# WHAT TO DO
Go through the records below and return each line that has "organism" in it.

# EXTRACTED DATA
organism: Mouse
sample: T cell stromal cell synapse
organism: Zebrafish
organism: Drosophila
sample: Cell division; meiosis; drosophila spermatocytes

--

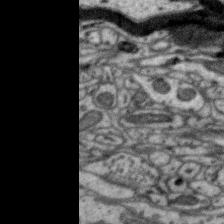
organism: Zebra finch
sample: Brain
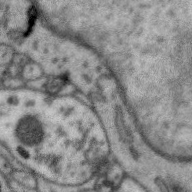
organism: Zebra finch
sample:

# SOLUTION TO THIS TASK
organism: Mouse
organism: Zebrafish
organism: Drosophila
organism: Zebra finch
organism: Zebra finch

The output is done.